Fig. 1 Single dynamic memristor as complex recurrent network. (a) Device structure and IV hysteresis curves. (b) The experiment exploring the dynamic characteristics of device. (c) The input voltage after the mask process and the corresponding current response of the dynamic memristor, where the time step is much larger than the characteristic time of the device. In this case, the device rapidly saturates to a state that is independent of previous inputs. (d) As a result, the extracted virtual nodes are independent of each other, and each node is only coupled with itself at the previous time step. (e) The input voltage after the mask process and the corresponding current response of the dynamic memristor, where the time step is smaller than the characteristic time of the device. In this case, the device does not have enough time to reach a saturated state. (f) As a result, the extracted virtual nodes can be coupled with their neighbours efficiently, and hence a functional RC system can be implemented.

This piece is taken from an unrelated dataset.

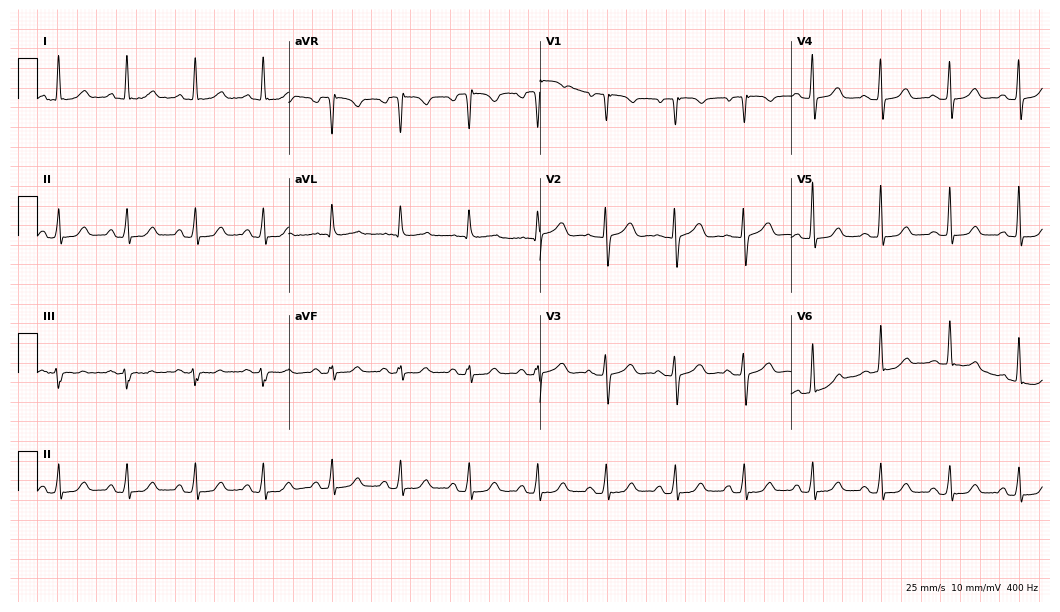
Standard 12-lead ECG recorded from a female, 85 years old (10.2-second recording at 400 Hz). Read as a normal ECG.

In this work, a single dynamic memristor, with a device structure of Ti/TiOx/TaOy/Pt, is employed to realize the complete reservoir function. By developing a controllable mask process to generate rich reservoir states, a parallel RC system based on multiple dynamic memristors is further designed. The state richness and feedback strength of the RC system can be well controlled by adjusting the mask length, so the system performance can be optimized. In order to verify the feasibility of the RC system, temporal signal processing tasks including spoken-digit recognition and time-series prediction task of the Hénon map are demonstrated with extremely low word error rate (WER = 0.4%) and prediction error (NRMSE = 0.046) respectively. Compared with previous work [5], the operating power of our memristor-based RC system is much lower owing to the mask process, and the energy consumption can be further reduced by reducing the input voltage pulse width.

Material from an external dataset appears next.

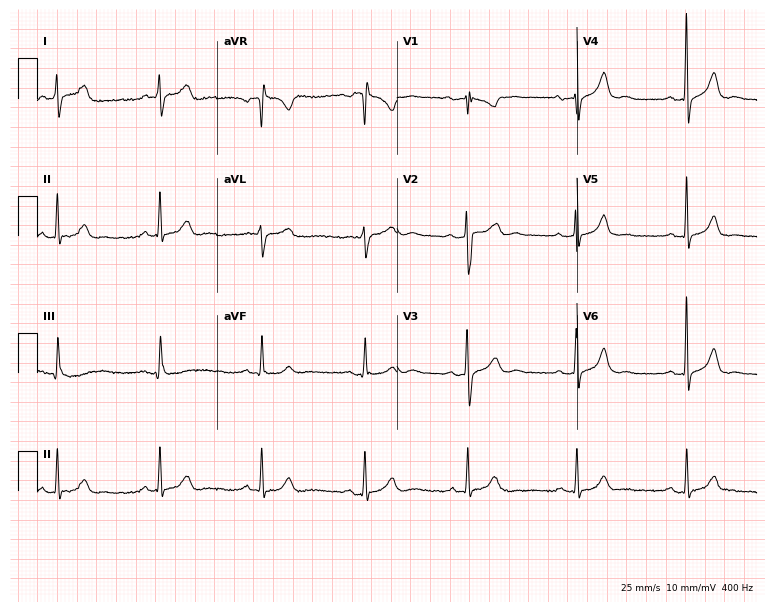
12-lead ECG (7.3-second recording at 400 Hz) from a 41-year-old man. Labelled as a normal ECG.

Fig. 2 System architecture and performance of the dynamic memristor-based RC. (a) Schematic of a dynamic memristor-based parallel RC system, where the mask sequences are different for every single memristor RC unit. (b) The performance of our RC system in spoken-digit recognition task, where the word error rate is as low as 0.4%. (c) Word error rate as a function of the mask length M, where the total reservoir size (M×N) remains constant at 400. (d) The performance of our RC system in Hénon map prediction task, where the prediction error (NRMSE) is as low as 0.046. (e) The NRMSE changes with the reservoir size in different RC systems including the standard ESN, memristor-based parallel RC and software-simulated one.

It should be noted that the current RC system is based on a single reservoir layer as a proof-of-concept demonstration. Nevertheless, it points out a feasible pathway to construct a high-efficiency memristor-based RC system that can handle complex temporal tasks in real time. In the future, a more sophisticated RC system based on multiple reservoir layers can be constructed, which would have much improved performance because of its richer reservoir states and stronger memory capacity.

These results were recently published in Nature Communications:

"Dynamic Memristor-based Reservoir Computing for High-Efficiency Temporal Signal Processing", Nature Communications XXX, XXX–XXX (2021).



[1]         LeCun, Y., Bengio, Y. & Hinton, G. Deep learning. Nature 521, 436-444, (2015).

[2]         Prezioso, M. et al. Training and operation of an integrated neuromorphic network based on metal-oxide memristors. Nature 521, 61-64, (2015).

[3]         Yao, P. et al. Fully hardware-implemented memristor convolutional neural network. Nature 577, 641-646, (2020).

[4]         Li, X. et al. Power-efficient neural network with artificial dendrites. Nature Nanotechnology 15, 776-782, (2020).

[5]         Moon, J. et al. Temporal data classification and forecasting using a memristor-based reservoir computing system. Nature Electronics 2, 480-487, (2019).